How does subscapularis repair affect joint loads? Effect of humeral tray thickness in Reverse Total Shoulder Arthroplasty (rTSA) - 13/09/25

Doi : 10.1016/j.otsr.2025.104413

Alexandre Caubère ^a,⁎ , Stella Rutigliano ^b, Samuel Bourdon ^b, John Erickson ^c, Moreno Morelli ^d, Moby Parsons ^e, Lionel Neyton ^f, Marc-Olivier Gauci ^g
^a Department of Orthopaedic Surgery and Traumatology, Military Hospital Sainte-Anne, 2, Bd Sainte Anne BP600, 83800 Toulon, France
^b Statera Medical Inc, Montreal, Quebec, Canada
^c Overlook Medical Center, Summit, NJ, United States
^d Department of Orthopaedic Surgery, St Mary’s Hospital, McGill Medical University, Montreal, Quebec, Canada
^e The Knee, Hip and Shoulder Center, New Hampshire, United States
^f Ramsay Générale de Santé, Hôpital Privé Jean Mermoz, Centre Orthopédique Santy, Lyon, France
^g Universitary Insitute of Locomotion and Sport, Pasteur II Hospital, Nice, France

^⁎Corresponding author.

Sous presse.
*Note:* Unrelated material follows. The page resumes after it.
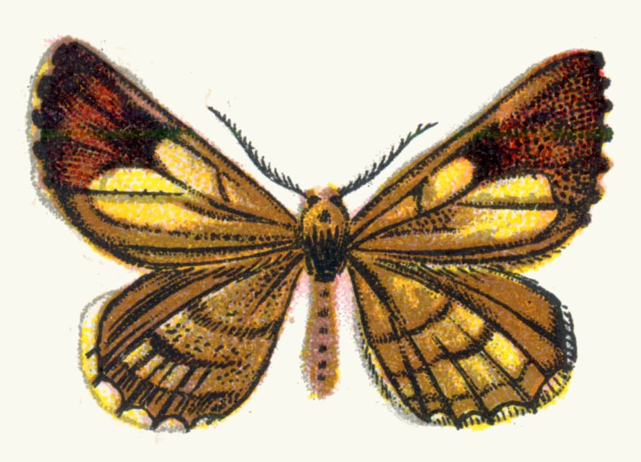 Bupalus piniaria male
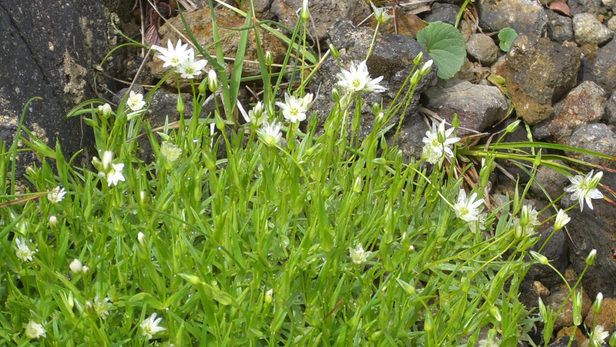 Stellaria_nipponica at Daisetsu-zan 大雪山のエゾイワツメクサ

Épreuves corrigées par l'auteur. Disponible en ligne depuis le Saturday 13 September 2025

Abstract

Background

This study aimed to evaluate how subscapularis tendon repair influences joint loads in relation to humeral offset and arm position.

Patients and methods

Two fresh-frozen, whole-body cadaveric shoulders underwent a reverse total shoulder arthroplasty (rTSA) on the humeral side using an internal proprietary load-sensing system (LSS) (Goldilocks, Statera Medical, Montreal, Canada). In addition to three "complex" Activity Daily Life positions ("behind the back", "overhead reach", and "across the chest"), four standard postures (external rotation, extension, abduction, and flexion) were used to record the glenohumeral loads (Newtons) and their locations applied to the implant. The humeral system's adjustability function was used to gradually raise the thickness for each setting from 0 to 6 mm. The first part of the tests consisted of taking these measurements with the repaired subscapularis tendon. Once all the measurements had been taken, the tendon was detached, and the same measurements were repeated in the same order. Load and contact point were measured using the load centroid radial distance (|r|).

Results

The measurements showed good repeatability with an intra-class correlation coefficient (ICC) greater than 0.9 for all positions. Increasing the thickness of the humeral implant from 0 to 6 mm, without subscapularis, resulted in a refocusing of loads on the humeral cup for several positions, except for abduction at 60° (|r|_0mm = 1 mm VS |r|_6mm = 0.9 mm; p = 0.570), cross body (|r|_0mm = 0.7 mm VS |r|_6mm = 0.5 mm; p = 0.413) and overhead reach (|r|_0mm = 1 mm VS |r|_6mm = 0.9 mm; p = 0.284). Subscapularis repair enhances this recentering effect for all positions, with a particularly significant influence on abduction at 60°, "behind back" and "overhead reach" (|r|_6mm = 0.2 mm VS 0.9 mm, p < 0.001). Subscapularis repair also significantly increased joint loads for these positions at 6 mm humeral lateralization.

Discussion

The findings of this biomechanical study provide substantial evidence to support the hypothesis that the subscapularis muscle plays a pivotal role in the process of refocusing joint loads in rTSA. Consequently, subscapularis repair may exert a biomechanical effect on rTSA stabilisation.